Scientists are creating "designer" Tregs using chimeric antigen receptor (CAR) technology—the same approach used in revolutionary cancer treatments. These CAR-Tregs can be engineered to specifically target tissues that need protection, such as transplanted organs or joints affected by rheumatoid arthritis 1 .
In cancer, the problem is sometimes too much suppression. Tumors often surround themselves with regulatory T cells that protect them from immune attack. Researchers are developing treatments to temporarily disable Tregs in cancer patients, allowing the immune system to attack the tumor 1 .
The work of Brunkow, Ramsdell, and Sakaguchi has fundamentally changed how we view the immune system. We now understand that immunity isn't just about unleashing powerful attacks against invaders—it's about maintaining a delicate balance between defense and self-tolerance.
As Adrian Liston, an immunologist at the University of Cambridge, explains: "It has one key brake, which is the regulatory T cell, and that means that we can shut the immune system down much faster than we would otherwise. It's quite a profound conceptual shift" 4 .

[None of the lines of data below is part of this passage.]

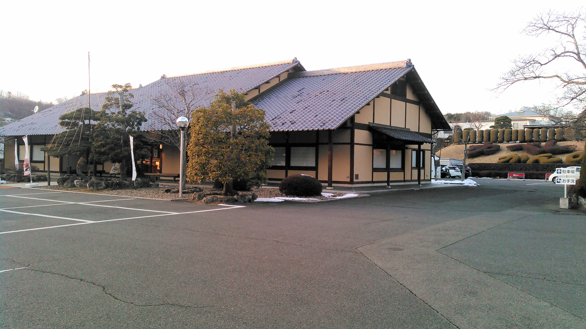 郡山市 かんのや 本店文助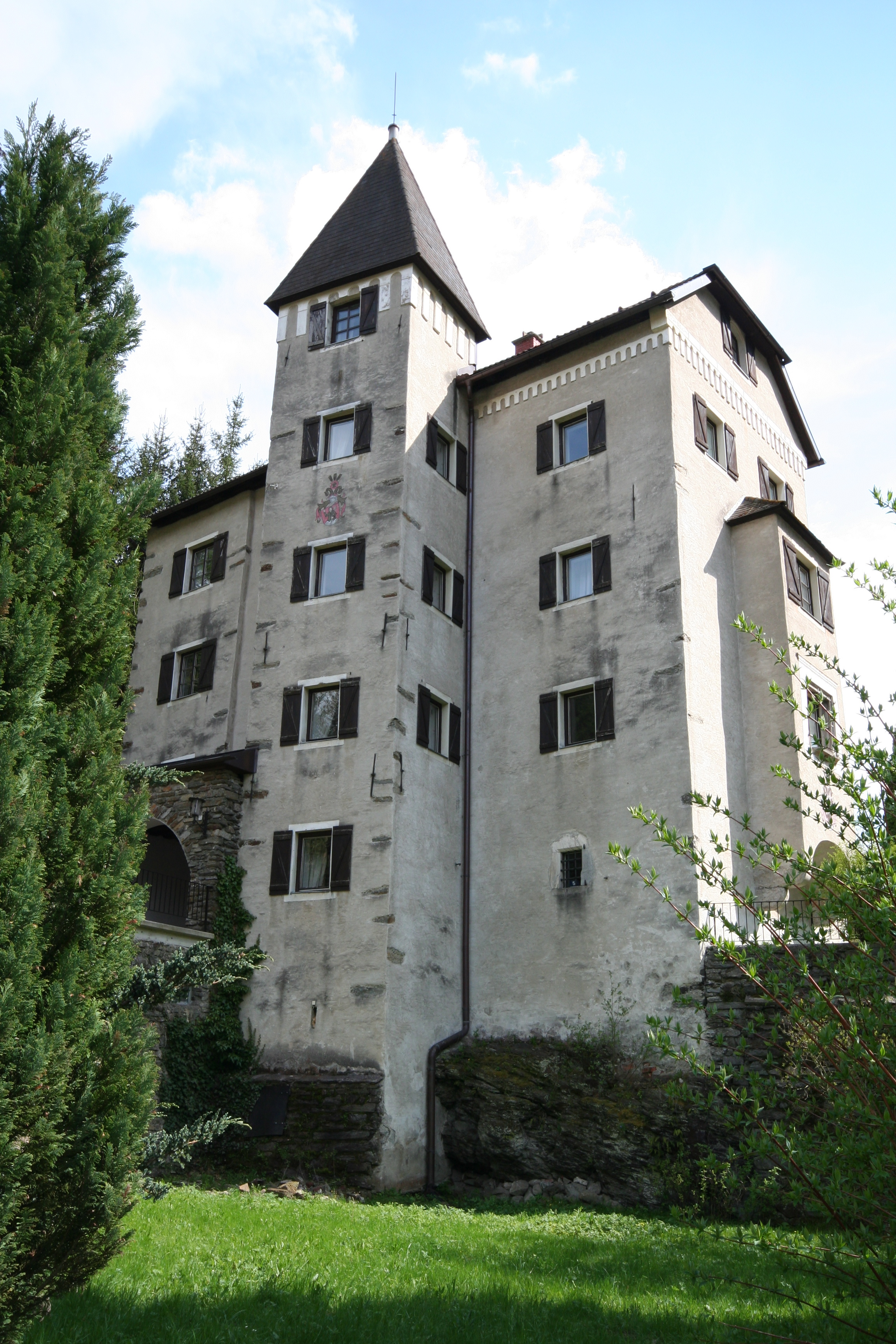 Schloss Süßenstein in Hüttenberg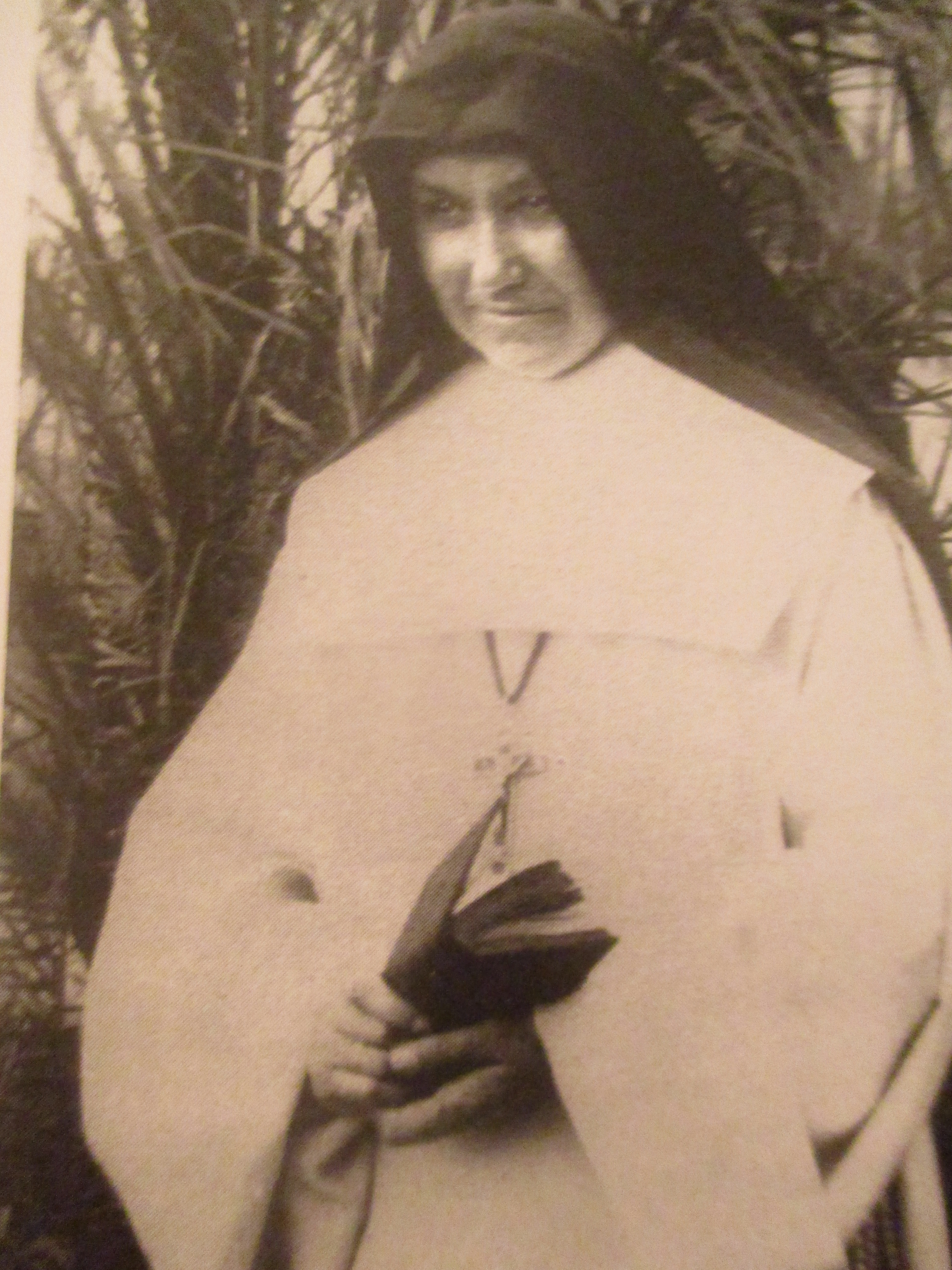 Mère Marie-Salomé (1847-1930), cofondatrice des Soeurs de Notre-Dame d'Afrique.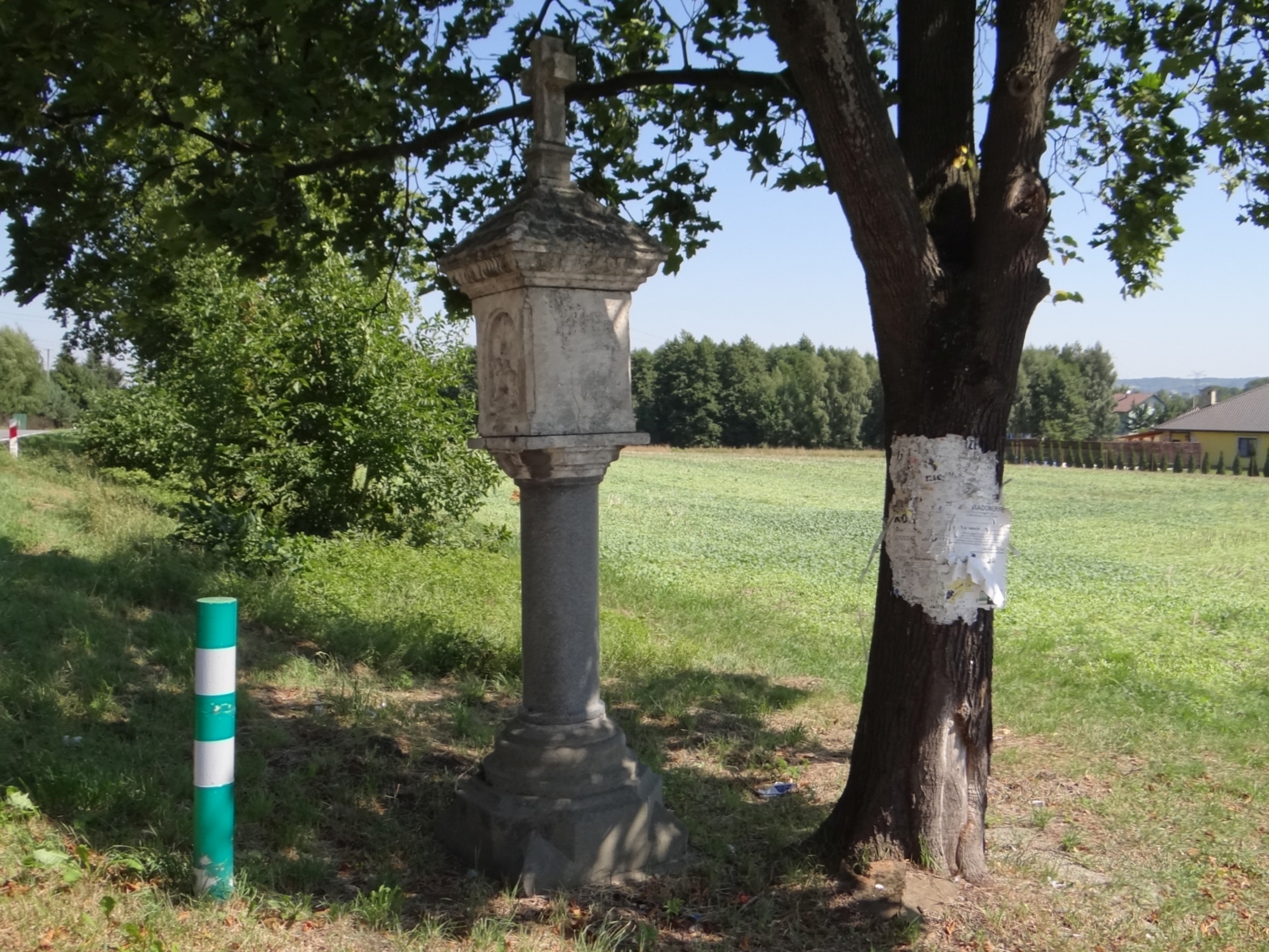 Wielka Wieś

The discovery of regulatory T cells represents one of those rare scientific advances that simultaneously answers fundamental biological questions while opening new therapeutic pathways. From explaining why we don't all develop autoimmune diseases to offering new hope for treating conditions ranging from diabetes to cancer, these cellular peacekeepers have truly revolutionized our understanding of health and disease.